Positive contributions to performance also came from the overweight position in the household goods and home construction sectors. Housebuilders were particularly strong, benefiting from supportive government initiatives, with two of the strongest holdings being Persimmon and Barratt Developments. The trust’s media sector performance was also strong last year, in particular benefiting from an increasing appreciation of the strong non-newspaper growth prospects within the Daily Mail & General Trust group, which was the third largest contributor to performance in the portfolio last year.
 
Hamish Leslie Melville, the trust’s chairman, said of the outlook for the sector: “The last two years have provided exceptional returns for investors in small and medium-sized UK companies, as the market re-rated in anticipation of an improving economic environment.
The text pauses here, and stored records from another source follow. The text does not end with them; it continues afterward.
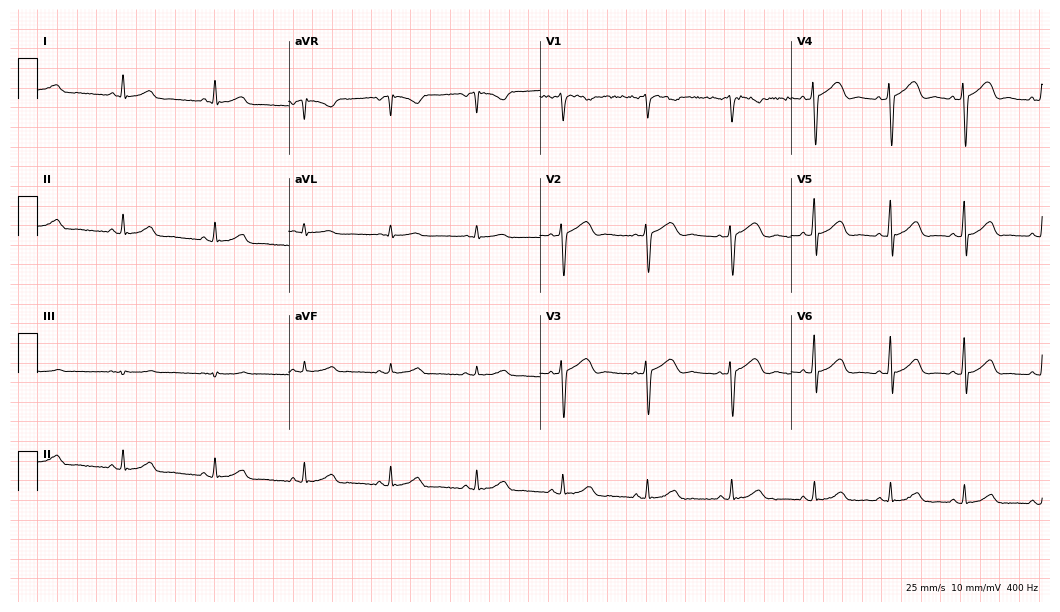
ECG (10.2-second recording at 400 Hz) — a 50-year-old male patient. Labelled as a normal ECG.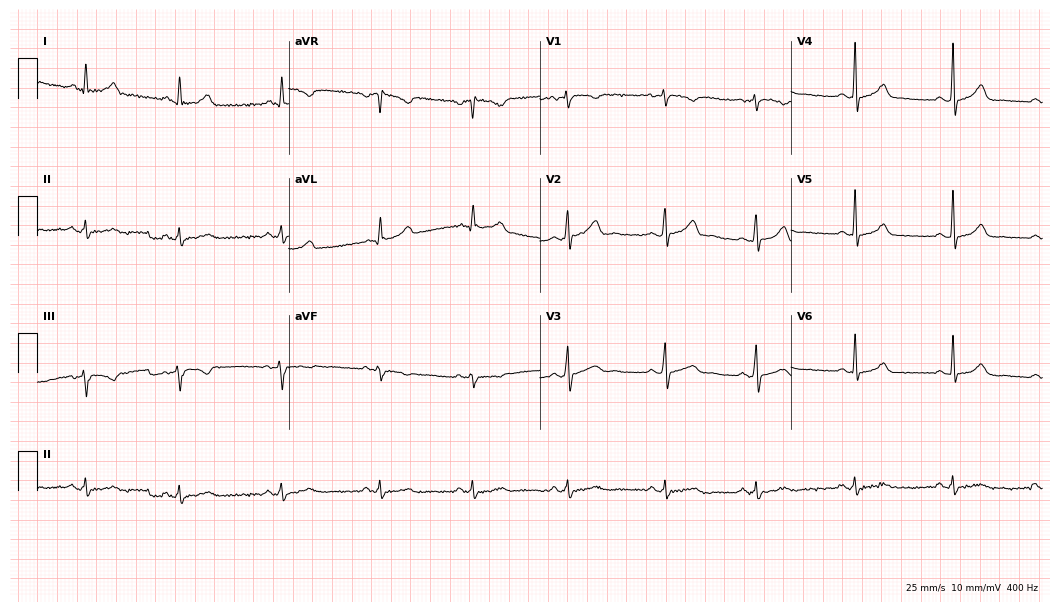
Electrocardiogram, a 29-year-old female. Overall reading on record: normal ECG.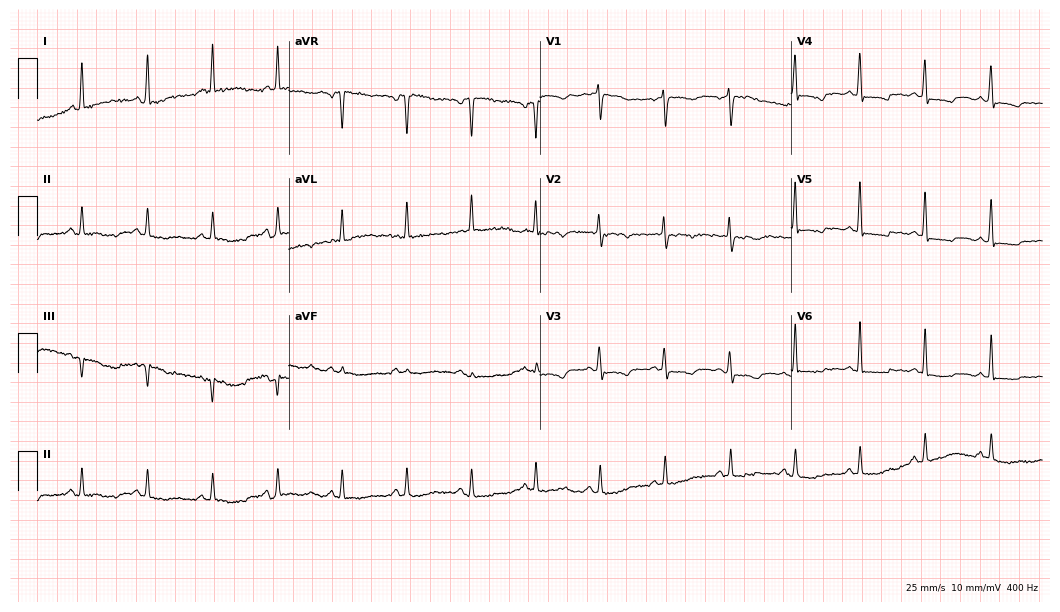
12-lead ECG from a 57-year-old female. No first-degree AV block, right bundle branch block, left bundle branch block, sinus bradycardia, atrial fibrillation or sinus tachycardia recorded for this tracing.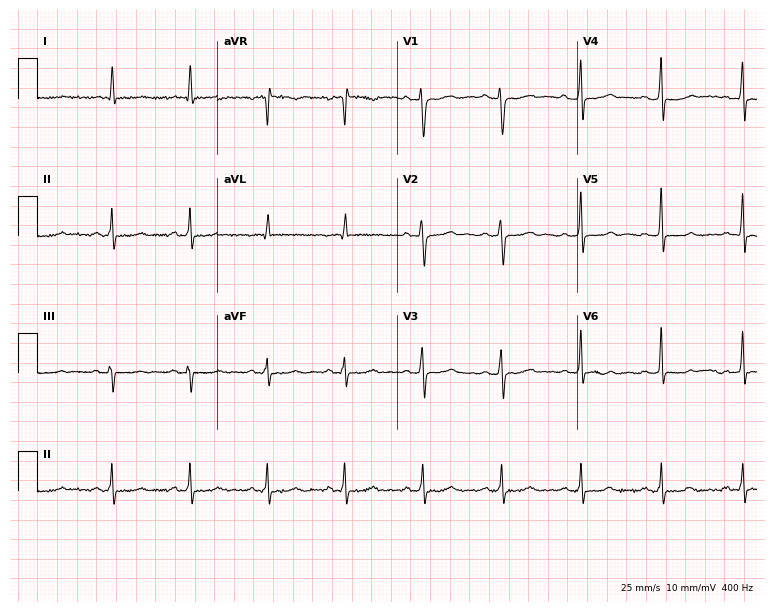
12-lead ECG from a 56-year-old woman. No first-degree AV block, right bundle branch block, left bundle branch block, sinus bradycardia, atrial fibrillation or sinus tachycardia recorded for this tracing.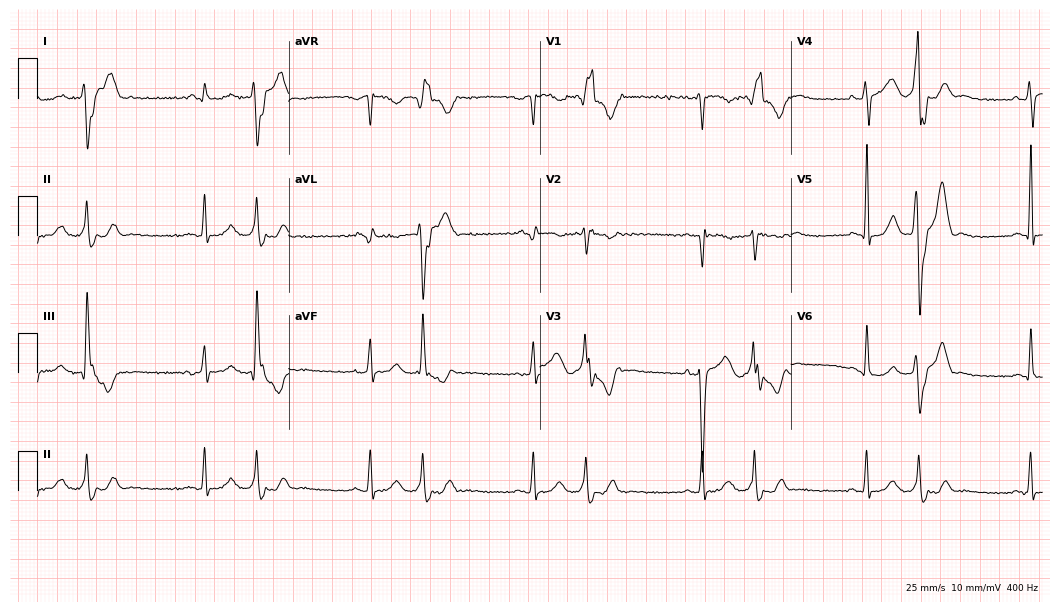
ECG — a man, 40 years old. Screened for six findings — first-degree AV block, right bundle branch block (RBBB), left bundle branch block (LBBB), sinus bradycardia, atrial fibrillation (AF), sinus tachycardia — none is recorded.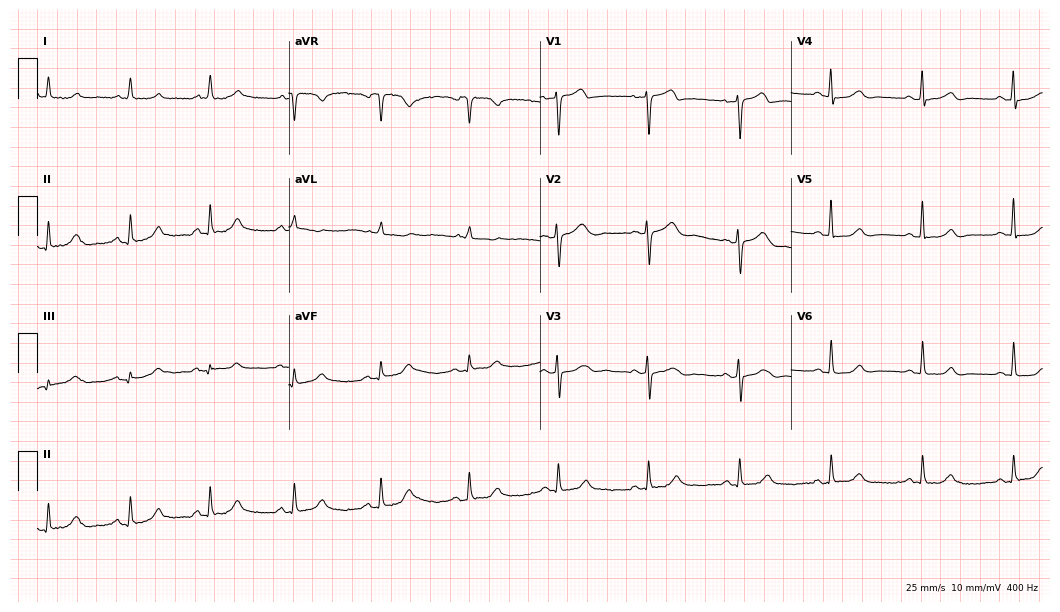
Electrocardiogram, an 80-year-old female. Of the six screened findings (first-degree AV block, right bundle branch block (RBBB), left bundle branch block (LBBB), sinus bradycardia, atrial fibrillation (AF), sinus tachycardia), none is recorded.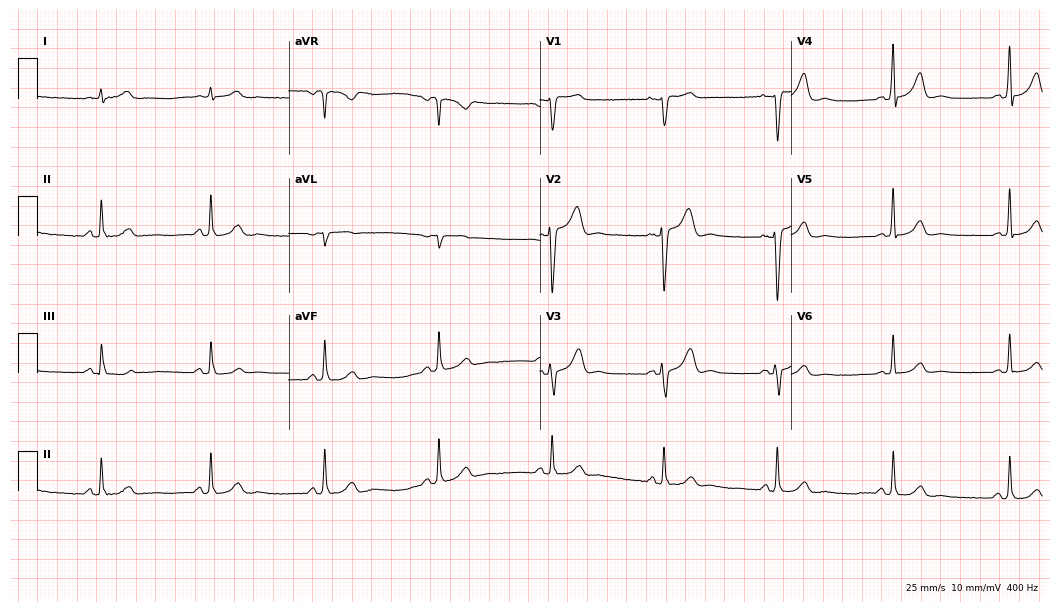
Standard 12-lead ECG recorded from a man, 61 years old. Read as a normal ECG.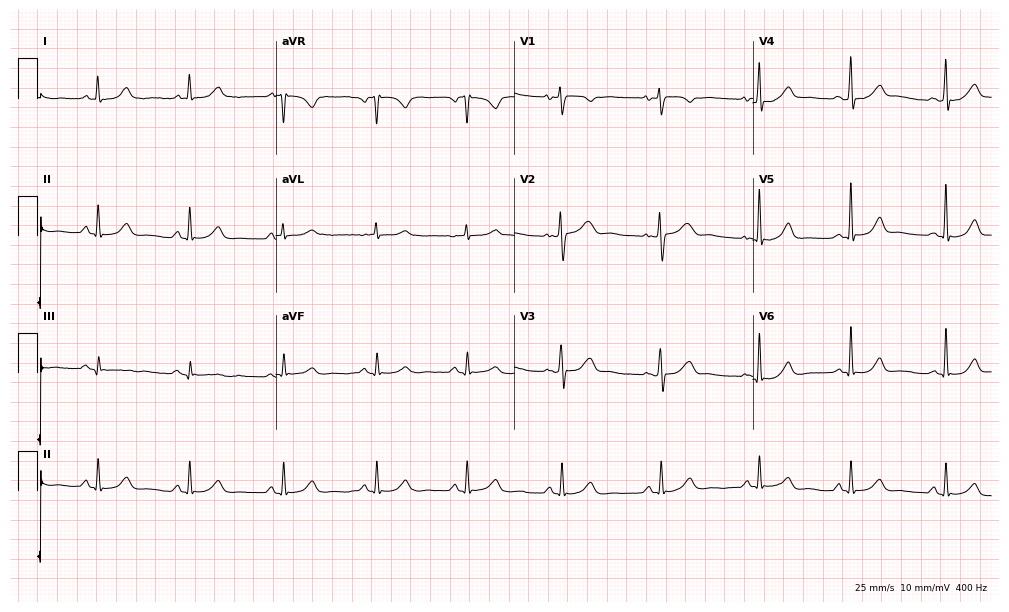
Standard 12-lead ECG recorded from a 43-year-old female (9.7-second recording at 400 Hz). Read as a normal ECG.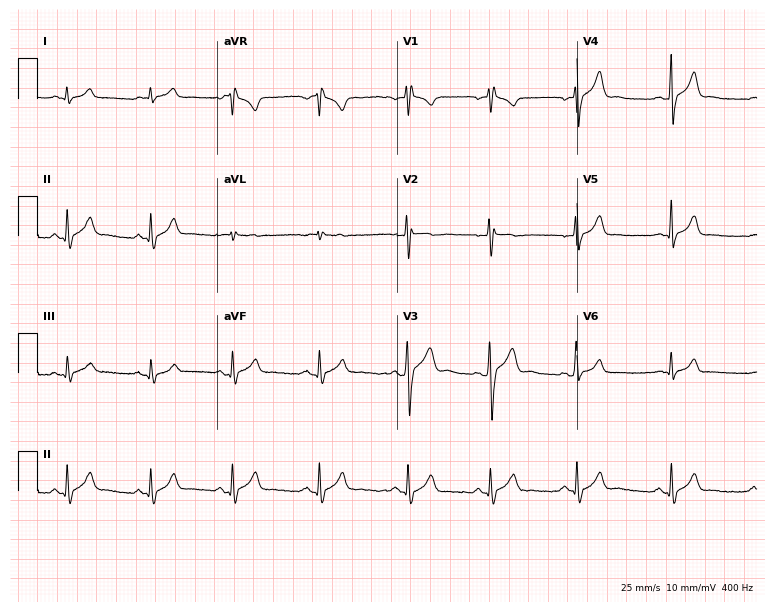
12-lead ECG from a 19-year-old male patient. Labelled as a normal ECG.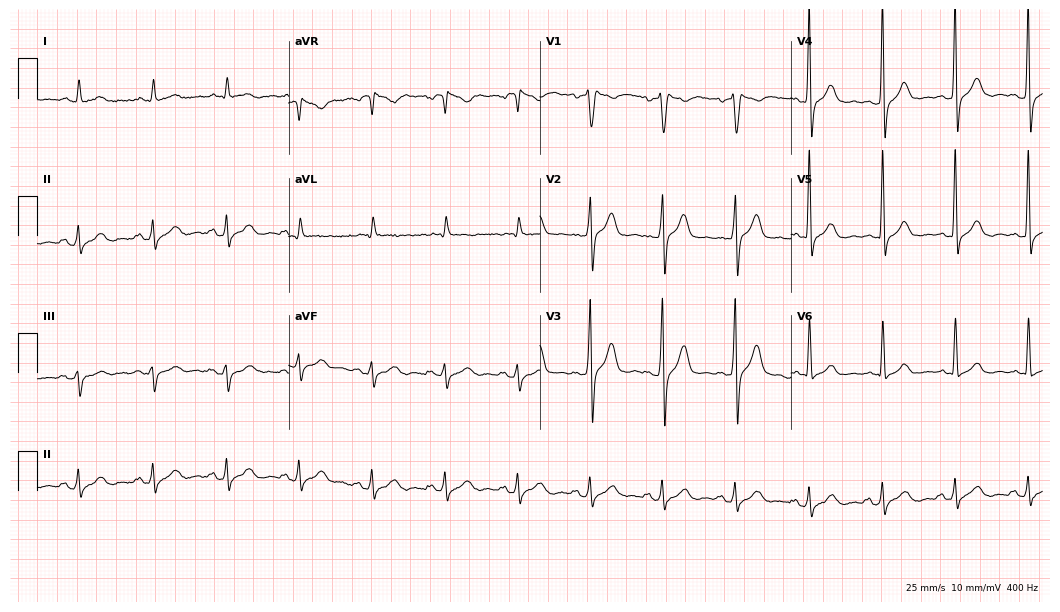
Standard 12-lead ECG recorded from a 70-year-old male (10.2-second recording at 400 Hz). None of these six findings is recorded: first-degree AV block, right bundle branch block, left bundle branch block, sinus bradycardia, atrial fibrillation, sinus tachycardia. Only these six findings were labelled.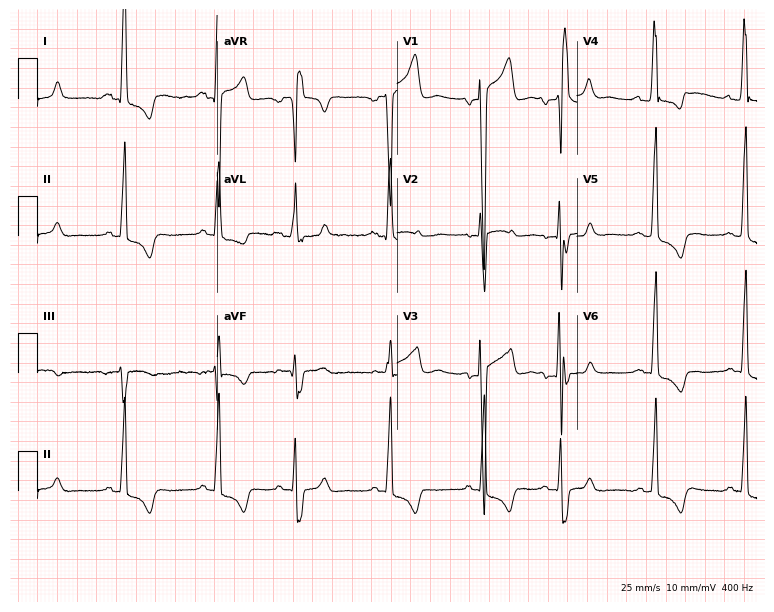
ECG — a man, 68 years old. Screened for six findings — first-degree AV block, right bundle branch block, left bundle branch block, sinus bradycardia, atrial fibrillation, sinus tachycardia — none is recorded. Findings outside these six are not listed.

The more domestically exposed small and medium-sized companies should continue to benefit from this growth, as they derive a significantly greater proportion of revenue from the UK than their larger counterparts. We do expect heightened volatility, but whilst such conditions may present threats, there will also be opportunities.”
 
The £1.8 billion trust, which launched in 1884, is the only closed-ended vehicle which invests across the UK mid and small-cap equity markets. It is benchmarked against the FTSE All Share Index ex FTSE 100, excluding investment trusts. Its primary aim is to achieve both capital growth and an attractive income yield. The portfolio comprises around 140 stocks of which 95 are mid-sized and 45 are smaller companies.
 
The net asset value (NAV) of the trust was broadly in line with its benchmark over the year, with a total return of 27.7%. The discount narrowed slightly from 15.3% to 9.8%, and the company has paid three interim dividends of 8.0p per ordinary share. The directors have declared a fourth quarterly interim dividend of 16.0p, giving a total dividend of 40.0p for the year, an increase of 11.1% on the previous year’s dividend of 36.0p.